Думаю, у любого из нас должна быть в жизни минута, когда мы становимся талантливей человека, создавшего то, чем мы восхищаемся. Талантливее Рембрандта, Моцарта, Лермонтова. И это ничуть не умаляет великих, напротив, ведь именно они и помогли нам достигнуть фантастической высоты. И ничего, что это лишь минута, не больше. И ничего, что она может уже никогда не повториться, и ничего, что после нее мы не создадим великого романа или великой симфонии; даже одна-единственная, подобная минута («неужели это я?!») делает нас лучше, чище, духовнее.

Формы духовной жизни, как и формы творчества, бесконечно разнообразны. Духовная жизнь — это общение с людьми, искусством, с осенним лесом и с самими собой. Мы духовны, когда беседуем о чем-то дорогом с товарищем, доверяя его уму и сердцу, и когда после сомнений и колебаний жертвуем чем-то дорогим ради общего дела. Мы духовны, когда улыбаемся человеку, чувствуя, что он одинок, и когда наслаждаемся тишиной вечерних полей. Мы высоко духовны, когда чувствуем бесценность жизни и хотим оставить в мире скромный отпечаток собственной личности. Мы духовны, когда наше сердце бьется быстрее перед статуей Микеланджело или картиной Ватто, когда повторяем про себя строки Пушкина и Блока, и когда ощущаем в себе самих что-то родственное этим статуям, этим картинам, этим строкам. И мы духовны, когда, перечитывая любимый том, понимаем его по-новому.
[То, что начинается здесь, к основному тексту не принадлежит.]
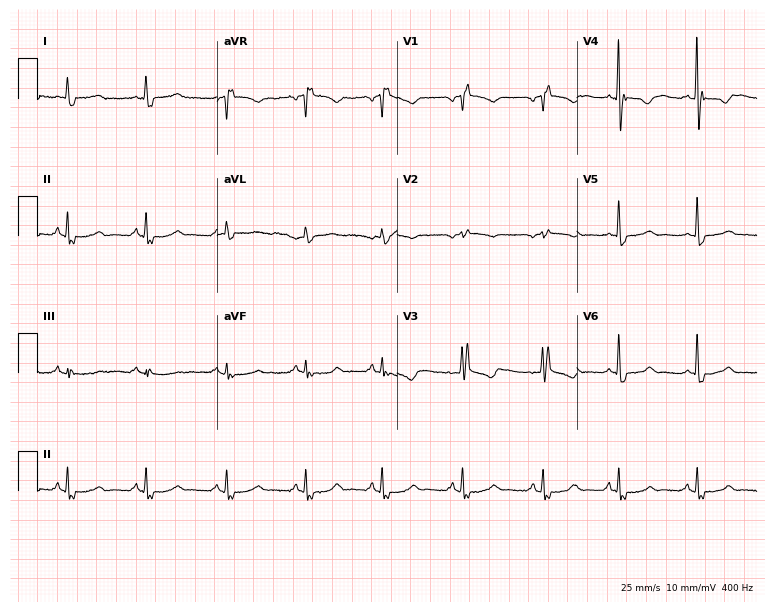
Electrocardiogram (7.3-second recording at 400 Hz), a woman, 83 years old. Interpretation includes right bundle branch block (RBBB).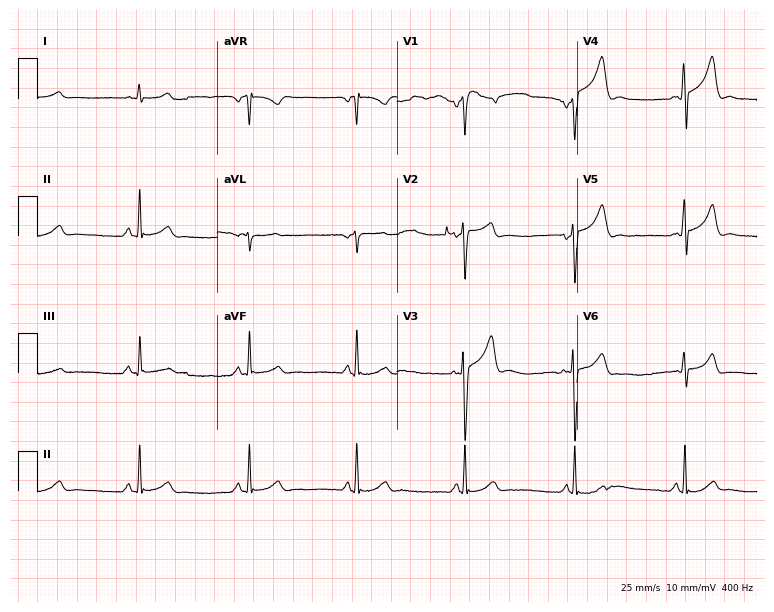
Standard 12-lead ECG recorded from a 40-year-old man (7.3-second recording at 400 Hz). None of these six findings is recorded: first-degree AV block, right bundle branch block (RBBB), left bundle branch block (LBBB), sinus bradycardia, atrial fibrillation (AF), sinus tachycardia. Only these six findings were labelled.

А сейчас мне хочется вернуться к главе, когда несчастный Николай услышал пение Наташи, вернуться для того, чтобы рассказать о том, что я в ней по-новому понял, перечитывая роман в последний раз.

Вдруг, как писали в старину, «с очей моих стаял снег», я увидел то, чего раньше не замечал. Пение Наташи и Николая (ведь и он поет!) занимает в романе совершенно особое место, оно помещено Толстым в один из наивысших моментов размышлений (и героев, и его собственных) о жизни, о ее смысле. Раньше я не то чтобы отрывал эту главу от того, что было до и будет после, а воспринимал, возможно в силу особой ее яркости, несколько обособленно. А тут воспринял в единстве. До нее показан быт той жизни, карты, балы, кутежи (тогда были карты и балы, сейчас футбол или увлечение поп-музыкой), показано то, что Толстой называл «сном жизни», забвение себя, лучшего в себе. А после нее показан Безухов, который по дороге из Москвы в Питер оказывается в Торжке, и нет лошадей, и он не может ехать дальше. И вот Пьер задумывается о самом существенном в жизни, и задумывается настолько сосредоточенно, что ему становится безразлично, дадут в конце концов лошадей или нет, день он будет на этой станции или всю жизнь.